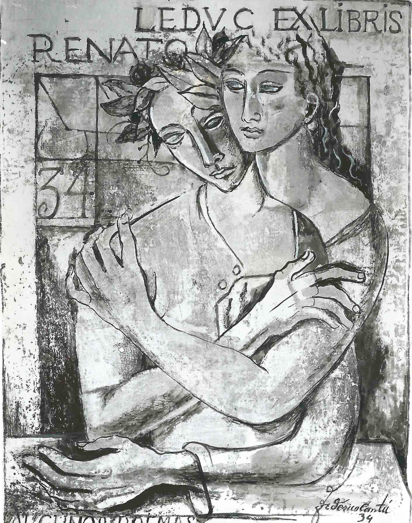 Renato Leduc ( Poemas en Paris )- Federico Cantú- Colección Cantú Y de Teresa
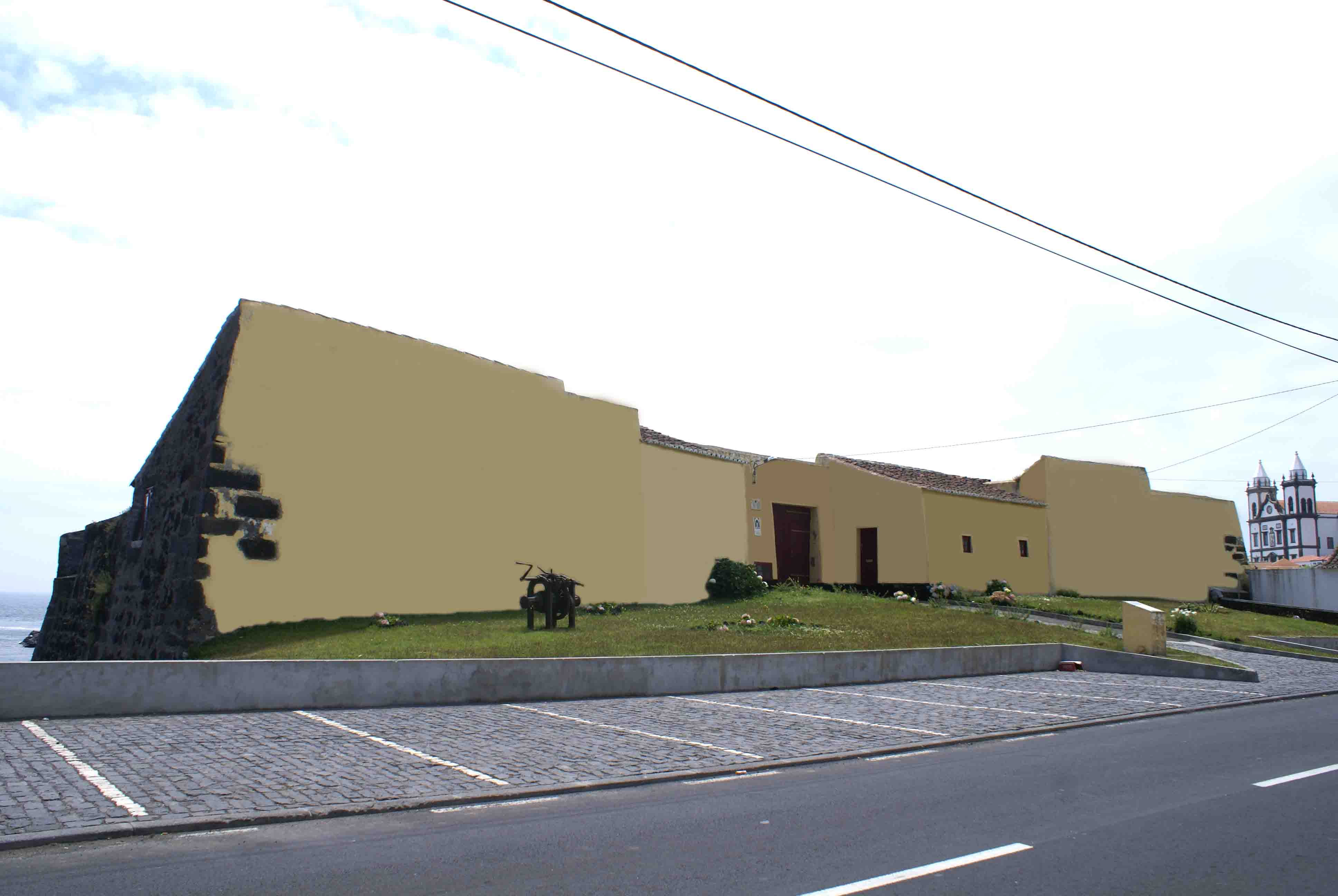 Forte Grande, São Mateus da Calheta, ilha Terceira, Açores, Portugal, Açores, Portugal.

——————————

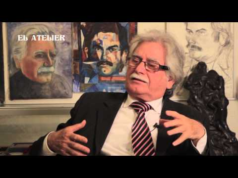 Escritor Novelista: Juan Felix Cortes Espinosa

——————————

Brief => Please print the lines above word for word, starting at the one with "Renato Leduc ( Poemas" and ending at the one with "Forte Grande, São", both included, and without any picture.

Solution to this task =>
 Renato Leduc ( Poemas en Paris )- Federico Cantú- Colección Cantú Y de Teresa
 Forte Grande, São Mateus da Calheta, ilha Terceira, Açores, Portugal, Açores, Portugal.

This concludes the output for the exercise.